Pandémie du Coronavirus Covid-19 : L’Europe seule coupable ?

Il ne vous aura pas échappé que j’ai ponctué le titre de ce billet d’un point d’interrogation. A mes yeux, si la culpabilité de l’Europe (Parlement, Conseil, Commission) est indéniable dans cette pandémie, elle n’est pas la seule à devoir s’assoir sur le banc des accusés majeurs. Les organismes supranationaux comme l’Organisation Mondiale de la Santé (OMS), l’ Organisation des Nations Unies (ONU) et les autres organismes, qui en dépendent, auront également leur place de réservée sur ce banc lorsque le moment sera venu de rendre des comptes… ainsi que quelques autres qui gesticulent et se cachent derrière une fausse réalité; nous le verrons un peu plus loin.

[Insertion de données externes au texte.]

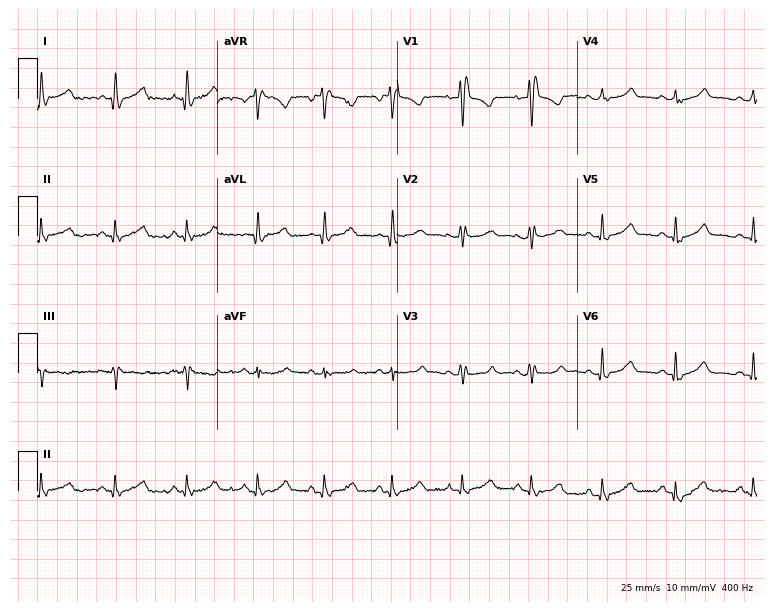
12-lead ECG from a 60-year-old woman (7.3-second recording at 400 Hz). Shows right bundle branch block.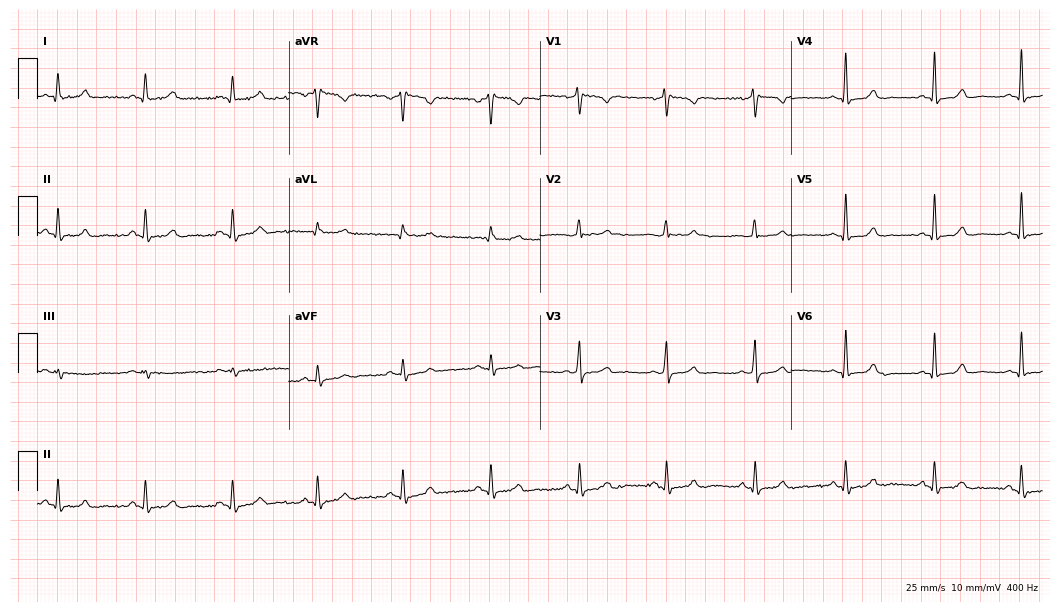
Resting 12-lead electrocardiogram (10.2-second recording at 400 Hz). Patient: a 40-year-old woman. None of these six findings is recorded: first-degree AV block, right bundle branch block, left bundle branch block, sinus bradycardia, atrial fibrillation, sinus tachycardia. Only these six findings were labelled.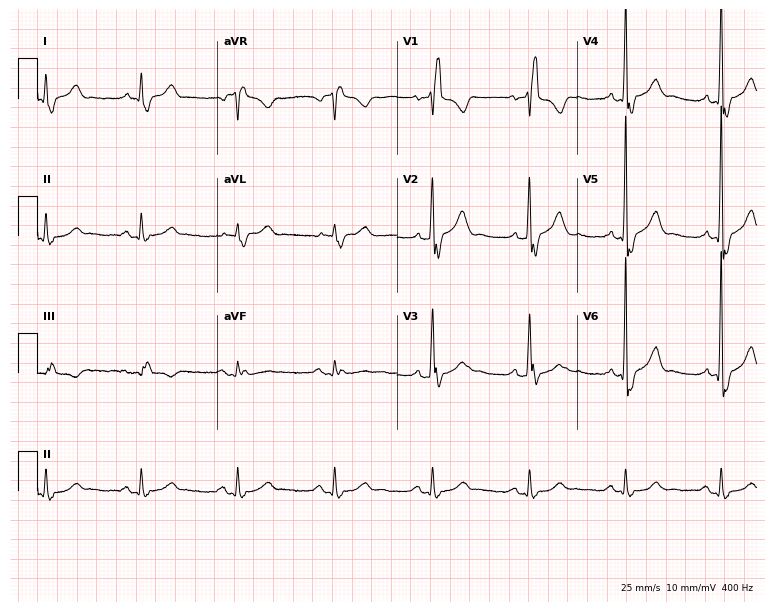
12-lead ECG from a 69-year-old man. Shows right bundle branch block.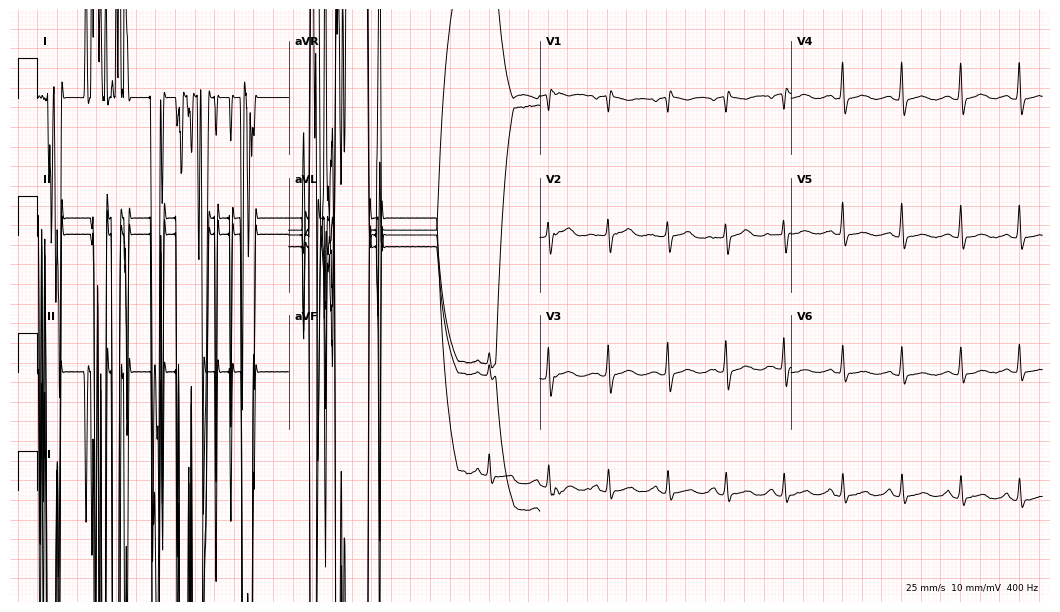
Standard 12-lead ECG recorded from a woman, 48 years old (10.2-second recording at 400 Hz). The tracing shows sinus tachycardia (a sinus rate of 100 beats per minute or more).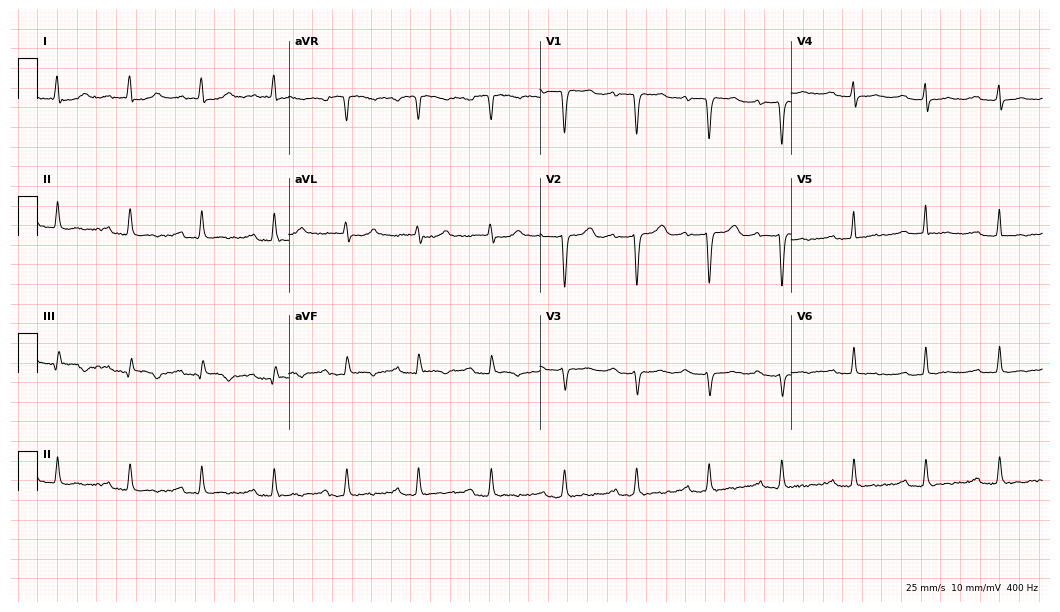
12-lead ECG from a 59-year-old female (10.2-second recording at 400 Hz). No first-degree AV block, right bundle branch block (RBBB), left bundle branch block (LBBB), sinus bradycardia, atrial fibrillation (AF) or sinus tachycardia recorded for this tracing. Findings outside these six are not listed.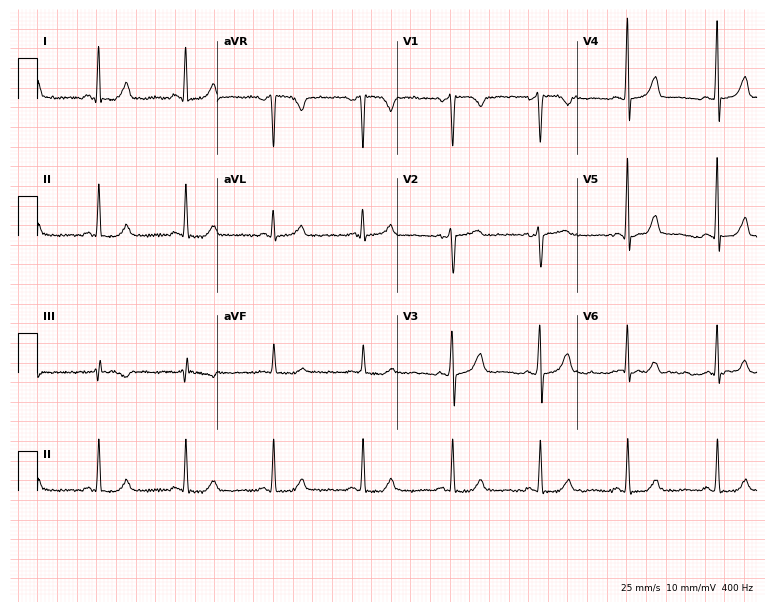
12-lead ECG (7.3-second recording at 400 Hz) from a female, 48 years old. Labelled as a normal ECG.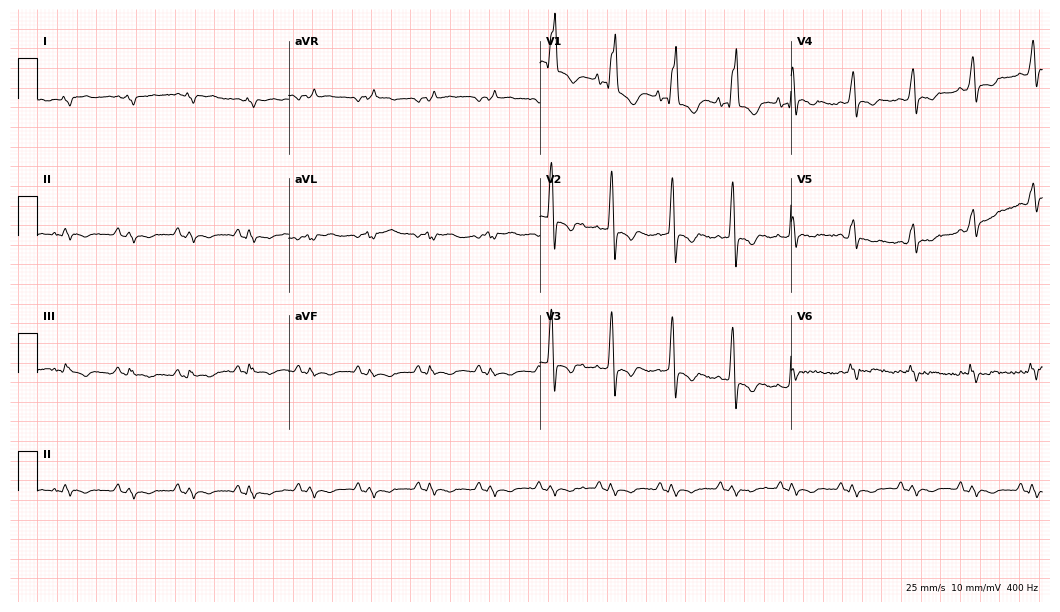
Standard 12-lead ECG recorded from a 79-year-old male. The tracing shows right bundle branch block (RBBB).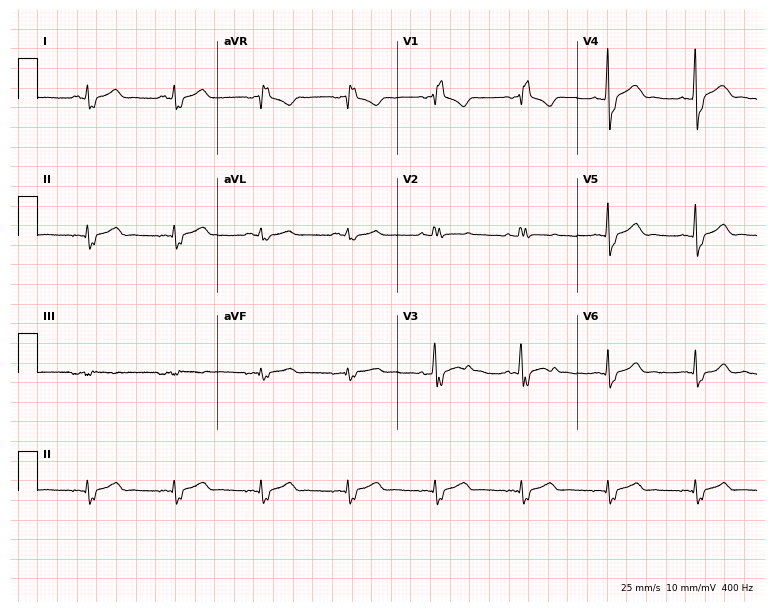
Standard 12-lead ECG recorded from a male, 45 years old. The tracing shows right bundle branch block.

Alors me direz-vous, en quoi l’Europe est-elle coupable dans cette tragédie ? Eh bien tout simplement parce que c’est elle qui a en mains la destinée du vieux continent. N’oublions pas que 80% des lois qui  régissent – pas moins de 450 millions d’européens – germent dans les cerveaux formatés des eurocrates bruxellois et malheureusement contaminés par les lobbyistes de tout poil qui campent en permanence autour du Parlement.

Dés lors, l’action de Bruxelles n’a plus qu’un objectif : satisfaire les GAFA, l’agroalimentaire, la chimie, la pharmacie et j’en passe, et faciliter leur course aux profits en garantissant, noble tâche, la libre circulation des personnes, services, capitaux… et virus. Les états membres, liés par traités, suivent la voie tracée et n’ont qu’une préoccupation qui étrangle les peuples : se désendetter en maintenant le déficit budgétaire au-dessous du seuil de 3%. Sont bannies les dépenses sans intérêts (aux sens propre et figuré) comme la Santé. Savez-vous que sur les centaines d’articles qui composent le traité de Lisbonne, un seul concerne ce secteur vital pour les européens. Et que dit cet article ? “La santé est de la compétence des états” (voir la vidéo 1 ci-dessous). Et là, tout à coup, on voit apparaitre les autres coupables qui se cachaient habilement derrière l’Europe : les États !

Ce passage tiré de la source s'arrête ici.